Data to use:
--- START ---
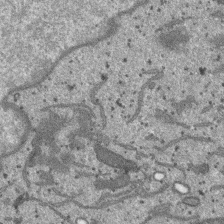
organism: Human
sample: Lung epithelial cells infected with SARS-CoV-2
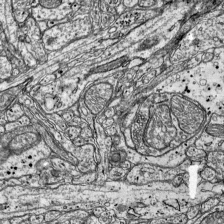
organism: Mouse
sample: Visual Cortex
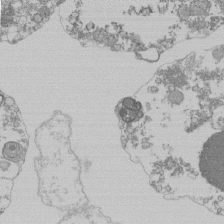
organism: Mouse
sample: Activated Pmel transgenic CD8+ T Cells
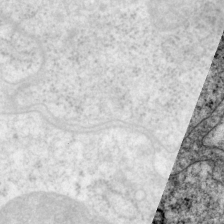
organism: P. pacificus
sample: Pharynx
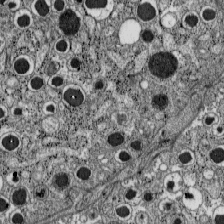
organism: C57BL Mouse
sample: Pancreatic islet
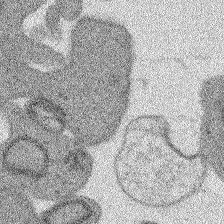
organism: Human
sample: HeLa cells
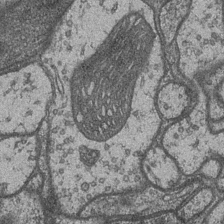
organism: Drosophila
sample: Optic medulla
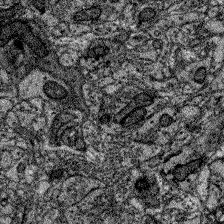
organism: Zebrafish
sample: Larval olfactory bulb
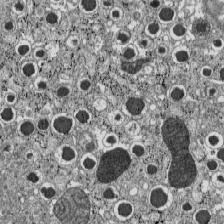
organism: C57BL Mouse
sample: Pancreatic islet
--- END ---
Task requirements: Which lines of the material contain the string "sample"? List each of them.

Answer to the problem:
sample: Lung epithelial cells infected with SARS-CoV-2
sample: Visual Cortex
sample: Activated Pmel transgenic CD8+ T Cells
sample: Pharynx
sample: Pancreatic islet
sample: HeLa cells
sample: Optic medulla
sample: Larval olfactory bulb
sample: Pancreatic islet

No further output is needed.